Continued focus on energy performance in 5G and 6G development will be essential to enable new deployment scenarios with smaller and lighter telecom equipment, as well as minimizing the climate impact of mobile networks.

As the 5G rollout continues and we look ahead to 6G, the exponential growth in processing is going to be one of the biggest challenges from an energy performance perspective.

The telecom industry has a long history of prioritizing peak performance and high capacity. Until recently low energy consumption was typically perceived as a nice-to-have extra benefit rather than a crucial feature of state-of-the-art mobile network equipment. As awareness about the need to optimize energy performance in telecom networks continues to grow, several challenges must be addressed.

In 5G networks, digital processing in base stations can increase more than 300 times compared with early Long Term Evolution (LTE) products, primarily due to an increasing number of antenna branches, broader bandwidths and shorter transmission time intervals (TTIs). This increase is expected to become even larger in 6G. To handle this increase responsibly from an energy consumption perspective, it is essential that the future 6G standard is as lean as possible. Most importantly, the amount of mandatory and always-on signaling must be kept to a minimum, which will enable underlying components and subsystems to provide sufficiently high levels of load dependence in their energy consumption.

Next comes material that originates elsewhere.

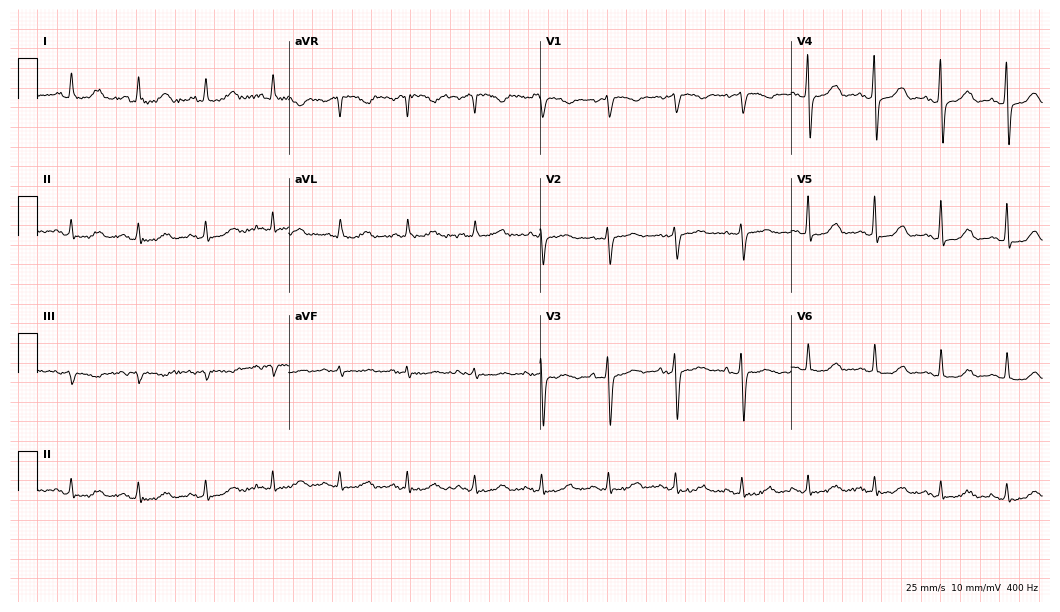
Standard 12-lead ECG recorded from a female, 69 years old. None of these six findings is recorded: first-degree AV block, right bundle branch block, left bundle branch block, sinus bradycardia, atrial fibrillation, sinus tachycardia.

The percentage of energy consumption originating from compute and digital silicon will continue to rise as the New Radio (NR) rollout continues. The trends of increased bandwidth, more antenna ports and shorter TTIs are driving an exponential increase in processing needs on the digital frontend, which propagates into the radio unit, beamforming and layer one processing. Processing needs for layer two, packet processing and control functions are also increasing, but not as quickly.

In existing mobile systems, where energy consumption has low dependence on the load and traffic growth is high, an energy-efficiency metric is not particularly useful. Even if no effort is made to reduce energy consumption, traffic growth will cause energy efficiency to improve from one year to the next.

The term energy performance broadens the focus beyond energy per bit to total energy consumption, highlighting the similarities between achieving high system performance and low energy consumption. Optimizing energy performance means minimizing the energy consumption for a set of performance requirements (user throughput, capacity, latency and so on). The concept of energy performance makes the trade-off between energy consumption and performance requirements transparent.

Energy performance is relevant in three separate contexts – economy, ecology and engineering – that have different stakeholders and use different terminology. In the economic context, optimizing energy performance results not only in lower operating expenses for mobile network operators, but also in the potential for lower capital expenses due to the use of smaller and lighter equipment. This equipment enables new and simplified deployments as well as less-costly power supply and energy storage solutions. Low energy consumption is therefore of particular importance when discussing the costs for enhanced availability and enhanced national security.

In the ecological context, the value of optimizing energy performance is best demonstrated by the fact that about 94 percent of Ericsson’s total carbon emissions impact is associated with the operation of our products [1].

The engineering context is arguably the most underestimated and underutilized aspect of energy performance. A sharp focus on reduced energy consumption in the product engineering phase will yield desirable reductions in product size and weight. Tighter energy performance product requirements drive technical, managerial and organizational innovation in a greater change process that leads to closer collaboration over multiple areas of technology.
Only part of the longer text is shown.